Over the course of the past few months I have alluded both in writing and in various televised interviews to the ‘ship of fools’ composition of the German coalition government under Chancellor Scholz. This falls in line with my repeated emphasis over the years on the undemocratic results of seemingly progressive political processes across the European Continent guided by proportional representation as opposed to the Anglo-Saxon rule of ‘first past the post.’ I say undemocratic, because as is now commonly the case, no single party in such elections favoring minority groupings enjoys a majority in parliament and governments are cobbled together behind closed doors whereby the public has no say in the outcome. Ministerial portfolios are allocated following political haggling among party bosses and most often competence or prior experience with the given dossier of responsibilities plays no role.

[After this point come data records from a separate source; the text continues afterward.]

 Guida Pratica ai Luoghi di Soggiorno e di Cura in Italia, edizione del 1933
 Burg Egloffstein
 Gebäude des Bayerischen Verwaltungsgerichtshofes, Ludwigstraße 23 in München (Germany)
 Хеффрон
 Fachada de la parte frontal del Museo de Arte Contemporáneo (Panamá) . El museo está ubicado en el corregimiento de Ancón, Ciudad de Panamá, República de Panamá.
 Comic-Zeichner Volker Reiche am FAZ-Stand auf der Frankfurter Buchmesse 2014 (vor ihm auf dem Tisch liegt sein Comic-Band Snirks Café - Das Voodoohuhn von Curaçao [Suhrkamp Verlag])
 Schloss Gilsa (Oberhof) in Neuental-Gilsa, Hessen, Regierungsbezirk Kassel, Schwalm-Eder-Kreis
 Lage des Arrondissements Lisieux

In the German case today, though the Chancellor himself often seems clueless about international affairs, he is brilliant when compared to two of the ministers from the Greens Party whom he installed in his cabinet in positions which weigh heavily today on the most critical issue facing Germany and Europe generally, the sanctions imposed on Russia over its invasion of Ukraine. The ministers in question are responsible for Foreign Affairs (Annalena Baerbock) and The Economy and Environmental Affairs (Robert Habeck).
These two former co-leaders of the German Greens are now featured almost daily on European print and electronic media and so we can more easily reach conclusions about their personalities and suitability for office than is the case with other ministers in the coalition. That conclusion is shock over the incompetence, unprofessionalism and inconsistent logic they project from day to day.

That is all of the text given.